**TASK GOAL**
Omit all pictures and transcribe only the lines in the entries below that run from the line with "Polonez - rzeźba Antoniego Kurzawy, 1888" through the line with "Masjid Raya Lima".

-------- DATASET EXCERPTS --------

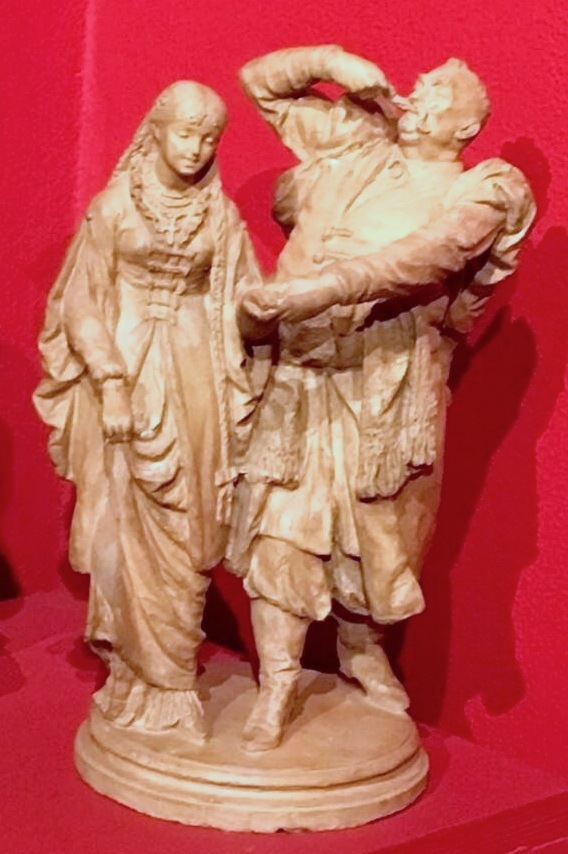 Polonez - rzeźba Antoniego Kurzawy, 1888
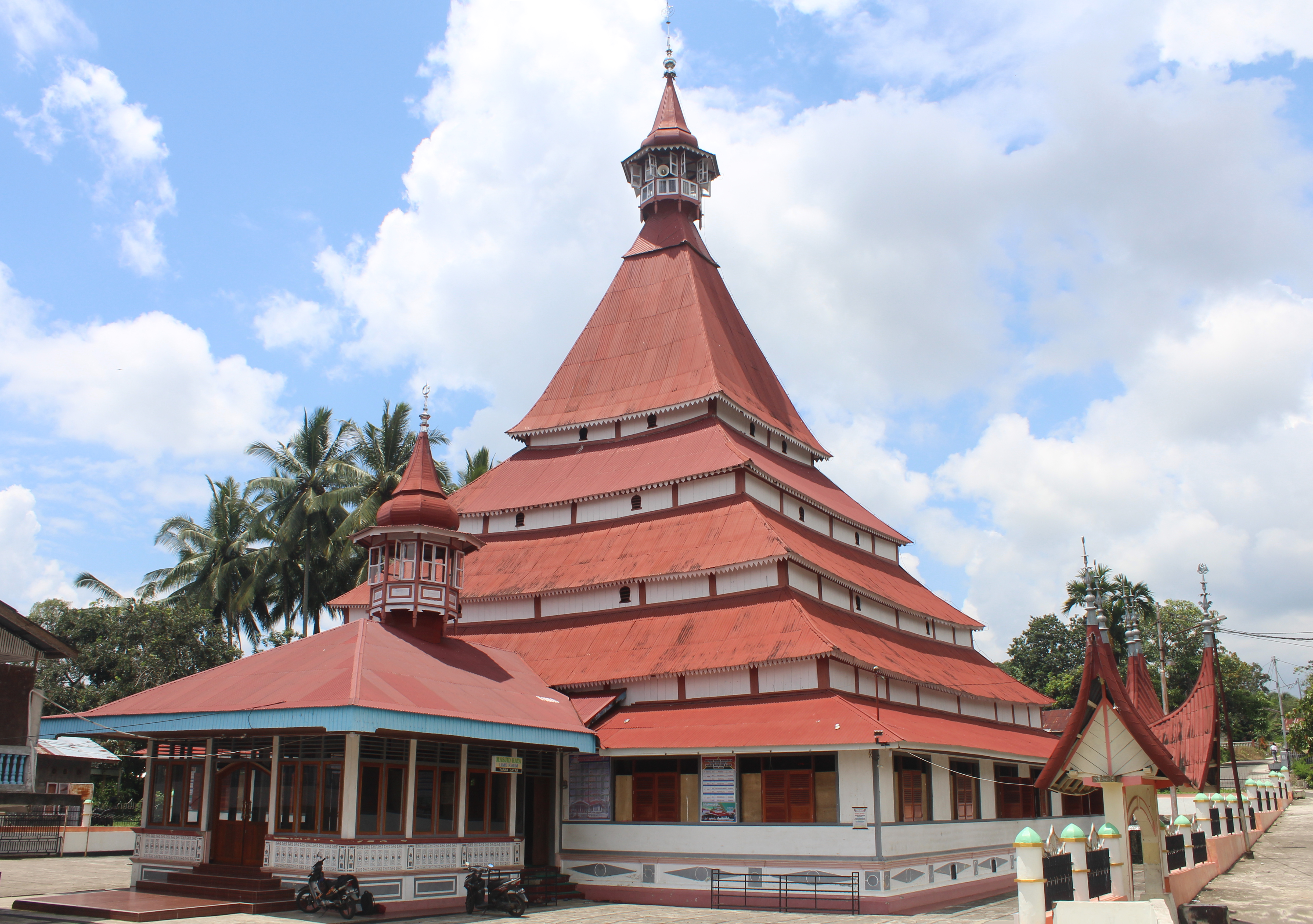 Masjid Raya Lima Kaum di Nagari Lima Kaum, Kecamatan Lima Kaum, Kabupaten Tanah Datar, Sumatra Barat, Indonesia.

--------
-------- DATASET EXCERPTS --------

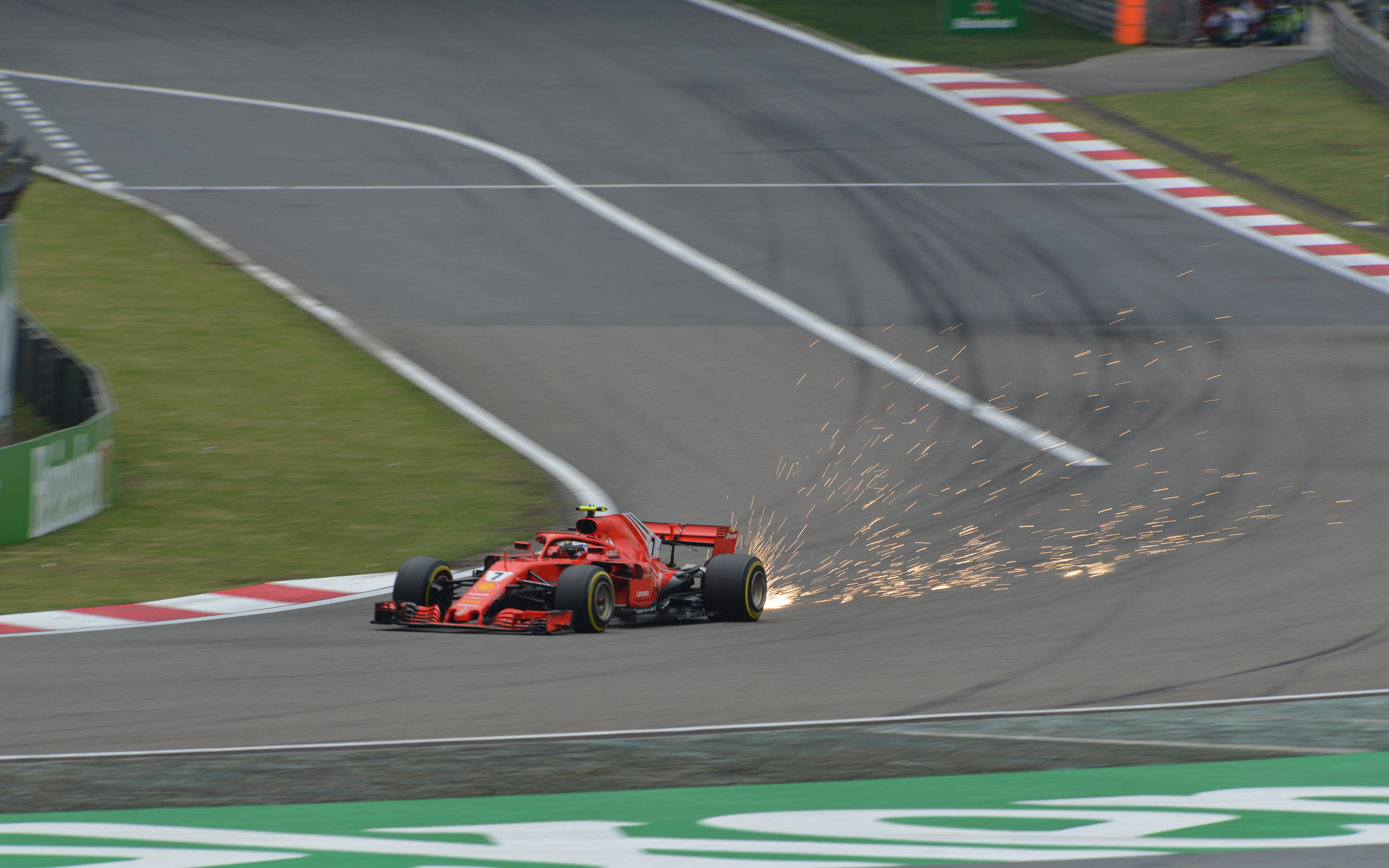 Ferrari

--------

**EXERCISE ANSWER**
 Polonez - rzeźba Antoniego Kurzawy, 1888
 Masjid Raya Lima Kaum di Nagari Lima Kaum, Kecamatan Lima Kaum, Kabupaten Tanah Datar, Sumatra Barat, Indonesia.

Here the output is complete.